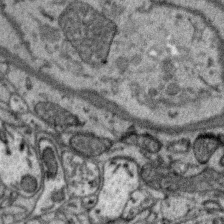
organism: Zebra finch
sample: Brain
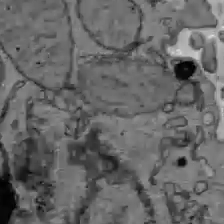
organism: C57BL Mouse
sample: Liver
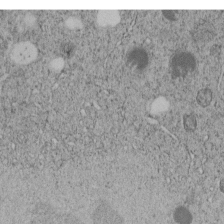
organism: C. elegans
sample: C. elegans embryo early stage
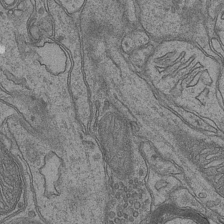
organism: Mouse
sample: CA1 Hippocampus
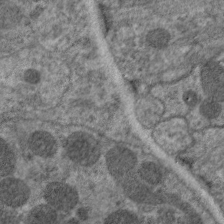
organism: C. elegans
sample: Pharynx
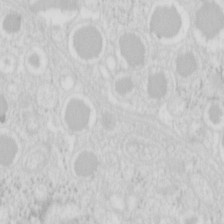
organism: Mouse
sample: Pancreas
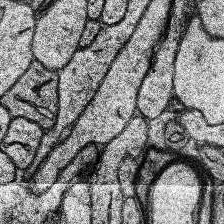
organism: Human
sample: Temporal Lobe
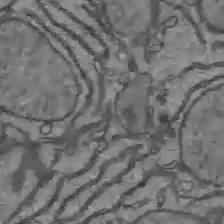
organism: C57BL Mouse
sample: Liver
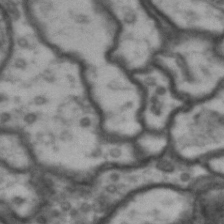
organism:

### WORK REQUIRED
Provide an exact copy of the records, excluding every picture.

### FINISHED TASK
organism: Zebra finch
sample: Brain
organism: C57BL Mouse
sample: Liver
organism: C. elegans
sample: C. elegans embryo early stage
organism: Mouse
sample: CA1 Hippocampus
organism: C. elegans
sample: Pharynx
organism: Mouse
sample: Pancreas
organism: Human
sample: Temporal Lobe
organism: C57BL Mouse
sample: Liver
organism:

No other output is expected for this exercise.